Thirty-nine positive responses came from parents, with three negative responses. Mann said a “no” response from parents did not indicate opposition to a volleyball program, only that their girls would not participate.

He also noted that some of those 39 responses included parents with more than one girl in question.

“It is a family commitment,” Mann said, before Gilbert added the district would also have to go all in.

“You can’t go out and look for a volleyball coach and next year say, ‘Hey. It didn’t work out.’ And they’ve moved a family here,” the superintendent said.

He added that any volleyball coach the district hired would also teach academic courses. Gilbert also said he was answering another common question he’s heard as he assured the board a volleyball program would not reduce finances to other Santo sports.

Just whom a Lady Cats team would compete against was not pondered in Thursday’s discussions. Of the six other schools in Santo’s District 8-2A football division, Chico, Collinsville and Lindsay offer volleyball alongside football. Celeste, Muenster and Era do not, a chart by Mann indicated.

Before Thursday’s meeting, Gilbert walked arriving trustees through a new Classroom wing that’s under construction.

“We’re creating a hall with fourth grade and fifth grade classrooms,” he said, standing in a hall connecting the four classrooms that’s wide enough it will double as “a Collaborative space.”

Built with $1.4 million from the district’s fund balance, the project will be completed without asking additional help from taxpayers.

Gilbert said it is on pace for completion by May. Crews will move desks and other interior components into the wing, on the elementary’s east end, during the summer.

“And we’ll be here next year,” they said.

During Thursday’s meeting, architect Mark Canterbury updated the board on blending colors of the bricks to ensure they match the standing building. He also said he is looking at canopy options to recommend.

Gilbert later told the board a state grant is allowing the district to place bullet resistant film over windows in the new extension and other windows in the district. The $200,000 grant was announced by the Texas Education Agency on Jan. 4 and is available to all districts, they said.

Bullet resistant film does not stop a bullet, of course, but it has been shown to prevent impacted glass from spraying spall, tiny glass shards, into a classroom, according to filmsandgraphics.com.

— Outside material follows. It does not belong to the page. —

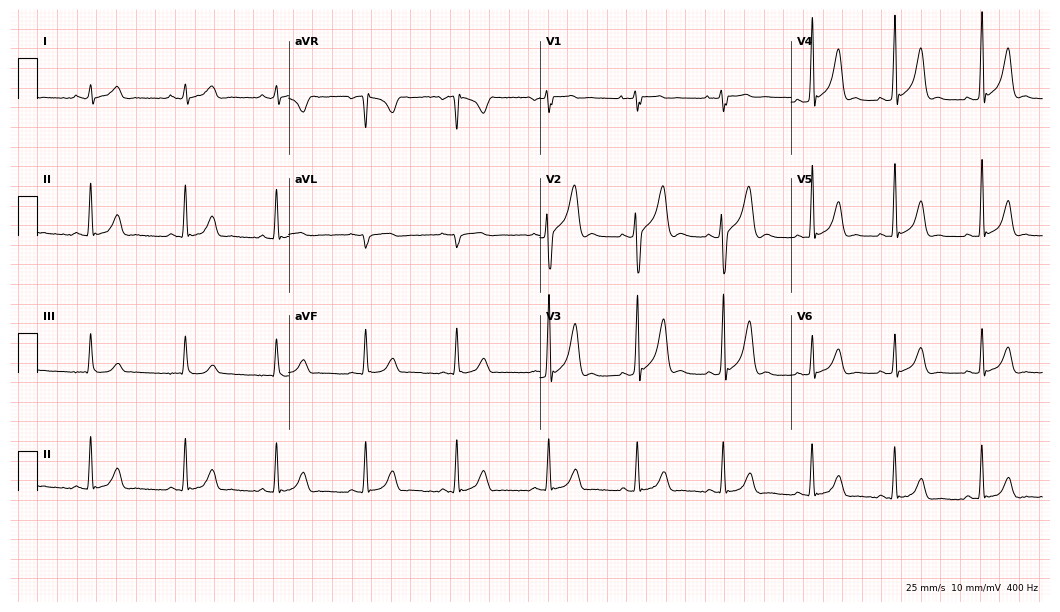
Resting 12-lead electrocardiogram. Patient: a 20-year-old male. Read as a normal ECG.
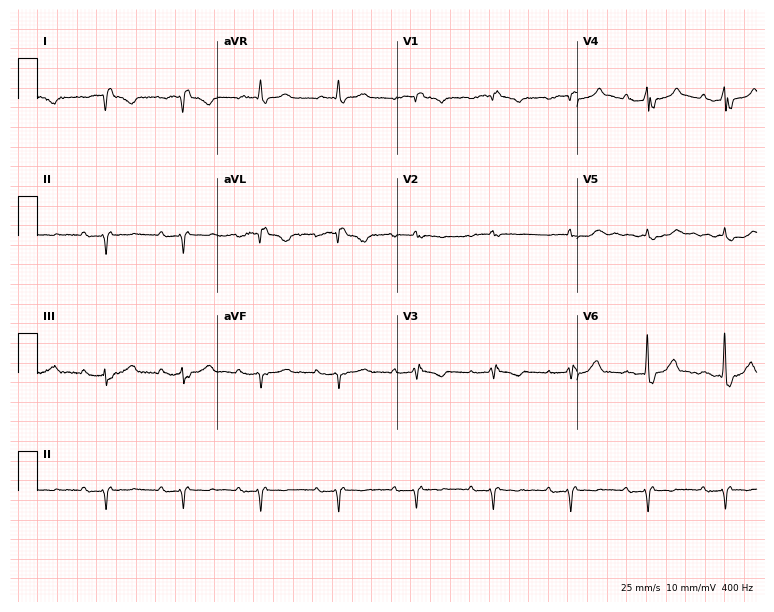
12-lead ECG from an 81-year-old woman (7.3-second recording at 400 Hz). No first-degree AV block, right bundle branch block, left bundle branch block, sinus bradycardia, atrial fibrillation or sinus tachycardia recorded for this tracing. Only these six findings were labelled.

It also significantly lengthens the time it takes an intruder to break through a window to gain entry.

Santo also will use some of that money to raise the fence at the elementary field for added security, Gilbert said, and the district is looking at card-readers for exterior doors.

“This grant is in place for two years,” he said. “And I guarantee you it will be extended.”

The need for space in the growing district — nearly 100 new students have arrived in the past three years — is also launching discussions of a bond issue to put to Voters in November.

The student population as of Thursday was 552.

“We’re maxed out of space,” Gilbert said. “And I don’t see us going backwards on kids.”

They said trustees would need to formally call the bond election by mid-August to satisfy election law to hold the vote in November.

Finally, the board will get a look next month at a new band uniform being proposed by director Mark Belding to replace the 10-year-old suits the students now wear.

Belding brought a slide of the green-and-white uniform, with a silver-and-white flap dividing the chest diagonally that the trustees appeared to favor. The dominant colors were the “Santo green” top and jet black pants with no leg stripe.

“I think we need to get the ball rolling,” board member Philip Colvin said, after Belding said the Fred J. Miller uniform company needed the order to be placed by “February at the latest.”

The director also said the uniforms are machine washable, a rarity for band uniforms which traditionally require dry cleaning. They also said the company will “keep our prototype” for when replacement suits are needed.

The uniforms are $60 each including shipping, he said. Gilbert added that some community members have donated to the band and would support using the money for uniforms.

“The (old) uniform is looking outdated,” they said. “It doesn’t have to be this year, but we’re getting pretty close.”